> **Exercise aim**
Omit all pictures. Copy exactly the lines from the line containing "中文（台灣）: 中國人民政治協商會議第一屆全體會議代表" to the end of the listing, with both ends included.

> **Collected data**
.....

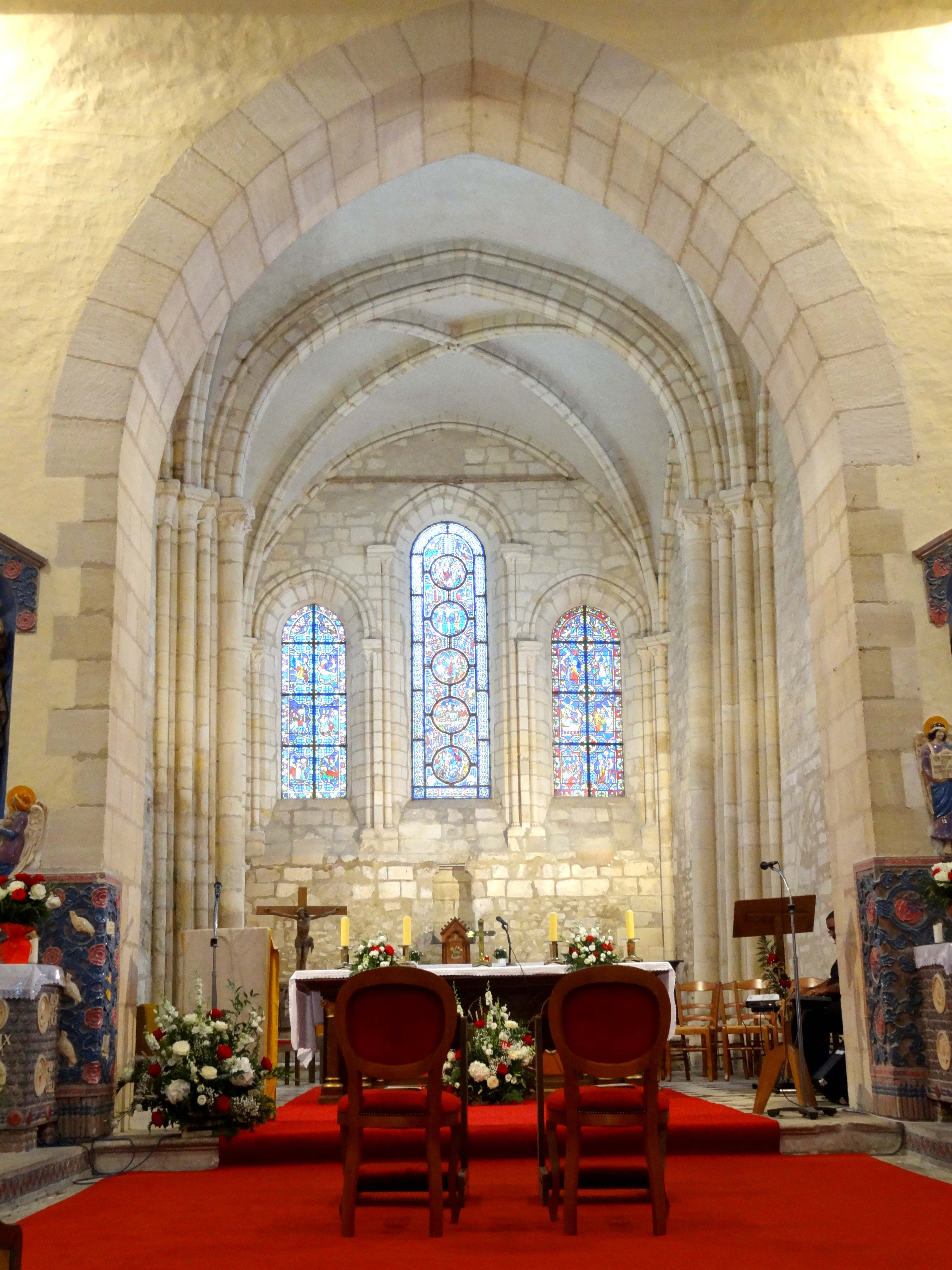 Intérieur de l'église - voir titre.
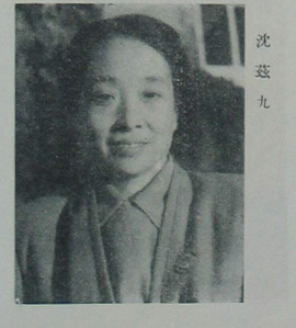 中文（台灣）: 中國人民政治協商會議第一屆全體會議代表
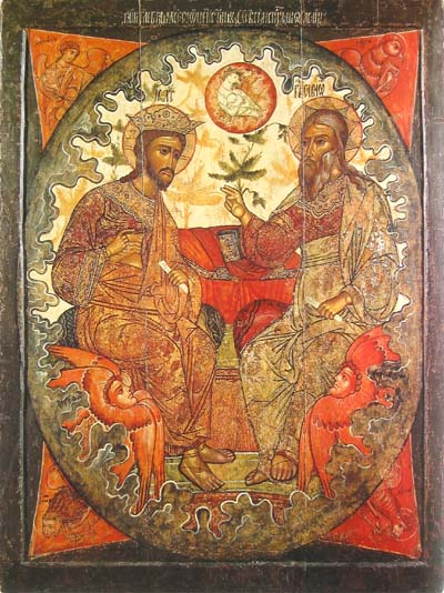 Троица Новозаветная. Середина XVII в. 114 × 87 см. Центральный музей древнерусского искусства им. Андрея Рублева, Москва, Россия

.....

> **Expected answer**
 中文（台灣）: 中國人民政治協商會議第一屆全體會議代表
 Троица Новозаветная. Середина XVII в. 114 × 87 см. Центральный музей древнерусского искусства им. Андрея Рублева, Москва, Россия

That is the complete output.